Have you ever had trouble balancing social media with real life?
J Shore says
Wow that really hits home with me right now. I too am striving for that balance only to have the rug jerked out from under me. I asked someone that I considered a Twitter friend why they had blocked me. Seems a number of people thought I was rude & inappropriate. I wish they'd told me sooner. I don't mean to make anyone uncomfortable. So I'm reevaluating my entire social media lifestyle too.
Ringo the Cat says
Great to have you back, Jen. My own daughter is 4 and when she was a baby she was not an easy baby. In that way reading and then writing about it, seeing what other people thought about the books I read too, is what actually kept me sane! Social media can be addicting, but if you use it for the right reasons and if you get to know some great people through it, then the cold-turkey method is bound to be thrown back into your face.

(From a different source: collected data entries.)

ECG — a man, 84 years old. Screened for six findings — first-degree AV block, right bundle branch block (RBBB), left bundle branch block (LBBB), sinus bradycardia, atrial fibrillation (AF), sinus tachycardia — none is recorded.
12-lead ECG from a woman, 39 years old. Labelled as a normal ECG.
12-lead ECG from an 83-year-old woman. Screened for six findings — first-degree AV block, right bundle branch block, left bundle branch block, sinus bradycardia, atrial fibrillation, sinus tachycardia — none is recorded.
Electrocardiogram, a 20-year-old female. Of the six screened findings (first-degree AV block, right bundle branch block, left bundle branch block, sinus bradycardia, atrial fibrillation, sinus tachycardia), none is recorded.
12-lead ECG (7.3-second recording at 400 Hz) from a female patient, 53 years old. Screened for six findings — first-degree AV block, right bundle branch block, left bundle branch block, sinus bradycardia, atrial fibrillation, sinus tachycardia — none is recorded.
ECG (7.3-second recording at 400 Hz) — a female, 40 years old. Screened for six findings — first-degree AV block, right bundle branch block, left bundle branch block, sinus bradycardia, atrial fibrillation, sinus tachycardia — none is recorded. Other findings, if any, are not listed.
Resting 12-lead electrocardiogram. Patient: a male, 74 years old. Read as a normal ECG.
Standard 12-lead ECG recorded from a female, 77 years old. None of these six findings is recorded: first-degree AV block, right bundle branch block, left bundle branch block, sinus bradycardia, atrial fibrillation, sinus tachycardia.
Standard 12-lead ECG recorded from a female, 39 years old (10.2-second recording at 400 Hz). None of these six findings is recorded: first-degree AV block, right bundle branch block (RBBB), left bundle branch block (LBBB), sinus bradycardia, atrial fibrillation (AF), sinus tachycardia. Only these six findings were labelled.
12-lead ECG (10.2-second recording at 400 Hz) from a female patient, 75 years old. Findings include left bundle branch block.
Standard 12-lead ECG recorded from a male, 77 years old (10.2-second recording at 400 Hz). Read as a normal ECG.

Anyway, looking forward to reading you again, Jen!
Kristi C. says
I definitely know where you are coming from, Jen. It has been a couple months since I posted on my blog, and every time I looked at it I thought it was just "one more thing" on a long to-do list. However, writing is important to me too, for many of the same reasons as you. I am looking forward to seeing you post again!
Mari says
I think many of us can relate to the problem that is finding the right balance with real life and socializing online. I feel under a lot of pressure right now, as I have a pile of ARCs to review. I need to find a way to stop nagging myself about it, but it is difficult. With two kids(our youngest is 15 months old) I don't have enough time to read all the books that all of a sudden just is there in my mailbox(Netgalley I can only blame myself for).
Lovely to have you back!
Liz says
As someone who is about to finish graduate school for library science, I really appreciate this post. I started my blog after graduating from college in 2010. I was unemployed, but knew I wanted to take the GREs and apply to library school. Plus, I'd been lurking for a while and chatting with some bloggers on GoodReads.
My blog isn't nearly as active in graduate school. I post only a few times a month, and can't handle blog tours because things are just so crazy. So I just do what I can when I can, because my education and launching my career are my top priority. I respect you a lot for openly admitting that blogging is not your first priority, and am glad that I still get to talk to you!
Elizabeth Fama says
Whenever you have the energy to post, I'll be glad to read it!